Kubernetes Upgrade Strategy
A Kubernetes cluster is usually meant to last for years. However, Kubernetes versions are supported for one year, so the cluster needs to be regularly upgraded. This is a great opportunity to adopt a continuous upgrade strategy, which will contribute to limit Technical Debt on the long run.
Two strategies are possible: in-place upgrades or greenfield (aka blue/green).
A greenfield approach avoids dealing with complex Kubernetes upgrades by reinstalling the cluster from scratch for every upgrade. The automation brought by the DevOps Stack makes it easy to adopt a greenfield approach, since the whole stack is managed as code.
The DevOps Stack allows you to have one cluster per git branch (using one Terraform workspace per branch), so both strategies are possible.

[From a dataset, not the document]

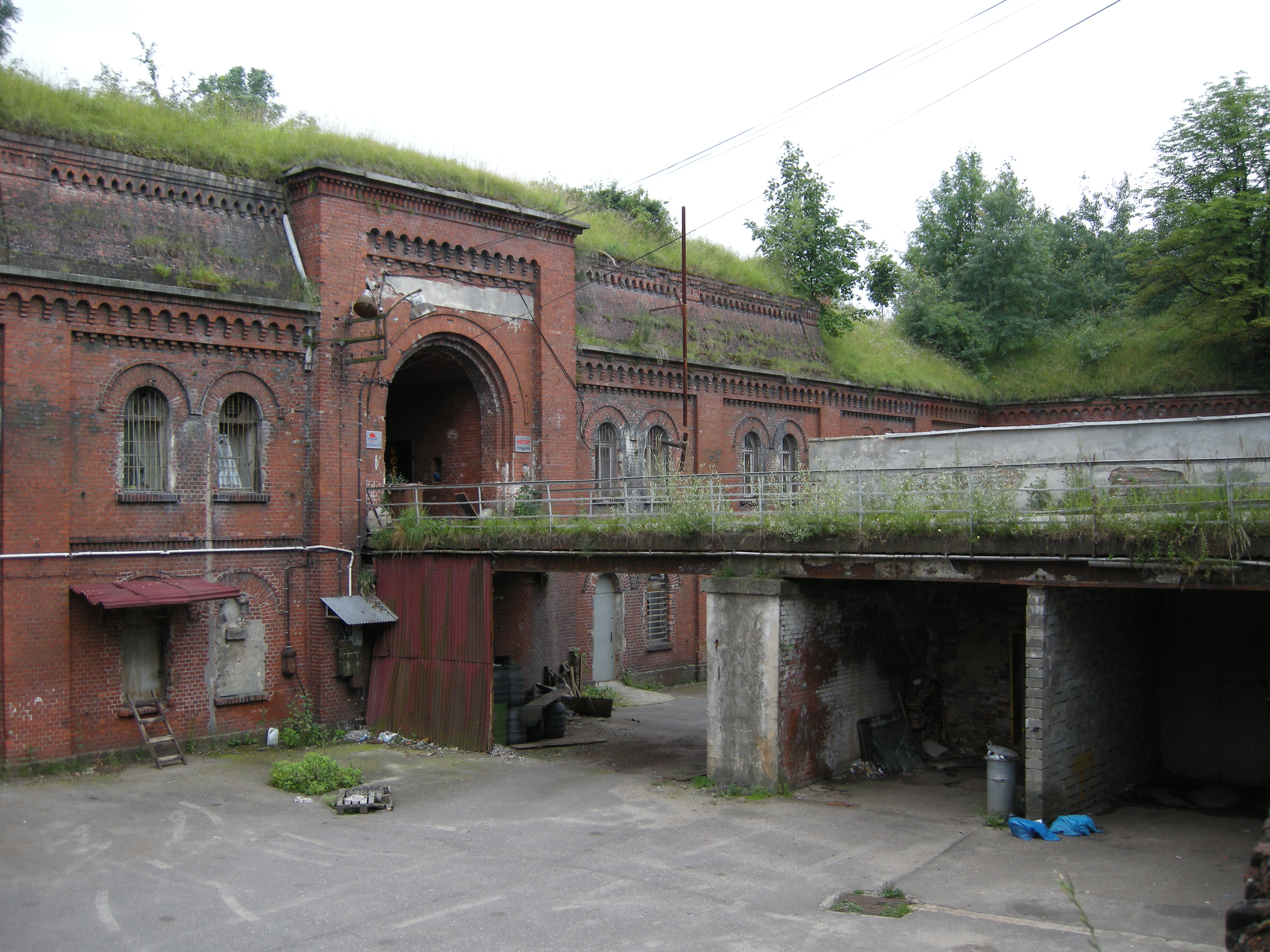 Fort II Twierdzy Poznań

Below is a comparison of the two approaches.
The In-place upgrade strategy consists in upgrading the Kubernetes cluster while it is running.
Something could go wrong during the upgrade, requiring to reinstall and redeploy everything from scratch,
To mitigate this risk, set up a lab infrastructure with the exact same upgrade paths to test the upgrade on it beforehand,
Hardly ever tested disaster strategy.
Green field Upgrade
No risk to break cluster on upgrade,
Major infrastructure changes possible without risking to break something (change Ingress Controller, switch to Service Mesh, change your network allocation plan…),
Disaster recovery strategy tested on every upgrade.
New challenges for data persistence: RWO volumes can’t be attached to both cluster at the same time,
May require to synchronize some auto-generated objects to the new cluster (Secrets containing ServiceAccounts tokens if used outside cluster, Secrets containing Certificates generated by cert-manager, PersistentVolumes and PersistentVolumeClaims generated by StorageClasses…),
Requires a fully automated deployment strategy (which is a good thing).
A "blue" branch and a "green" branch. Deploy a brand new cluster on the inactive branch, test everything and once happy, switch the DNS or a frontal Load Balancer to the inactive cluster that becomes the active one.
When adopting a blue/green strategy, static resources —such as VPC, RDS or ElastiCache if you are on AWS— need to be declared in a separate Terraform project.